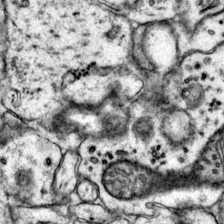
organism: Mouse
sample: Primary visual cortex
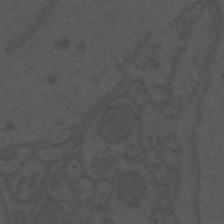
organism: Mouse
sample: Suprachiasmatic nucleus
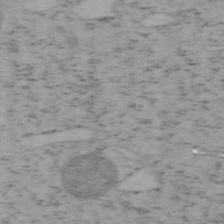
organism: Mouse
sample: OT-I killer T cells with ID8 ovarian cancer cells
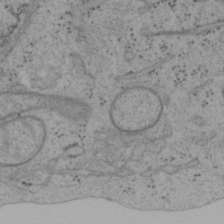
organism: Human
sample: HeLa cells
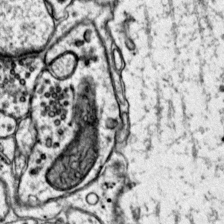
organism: Mouse
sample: Primary visual cortex
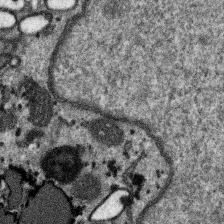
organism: Human
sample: Lung epithelial cells infected with SARS-CoV-2
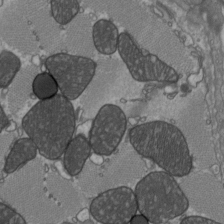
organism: C57BL Mouse
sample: Heart

Requirement
Retype the data word for word and keep the pictures out of it.

Task answer
organism: Mouse
sample: Primary visual cortex
organism: Mouse
sample: Suprachiasmatic nucleus
organism: Mouse
sample: OT-I killer T cells with ID8 ovarian cancer cells
organism: Human
sample: HeLa cells
organism: Mouse
sample: Primary visual cortex
organism: Human
sample: Lung epithelial cells infected with SARS-CoV-2
organism: C57BL Mouse
sample: Heart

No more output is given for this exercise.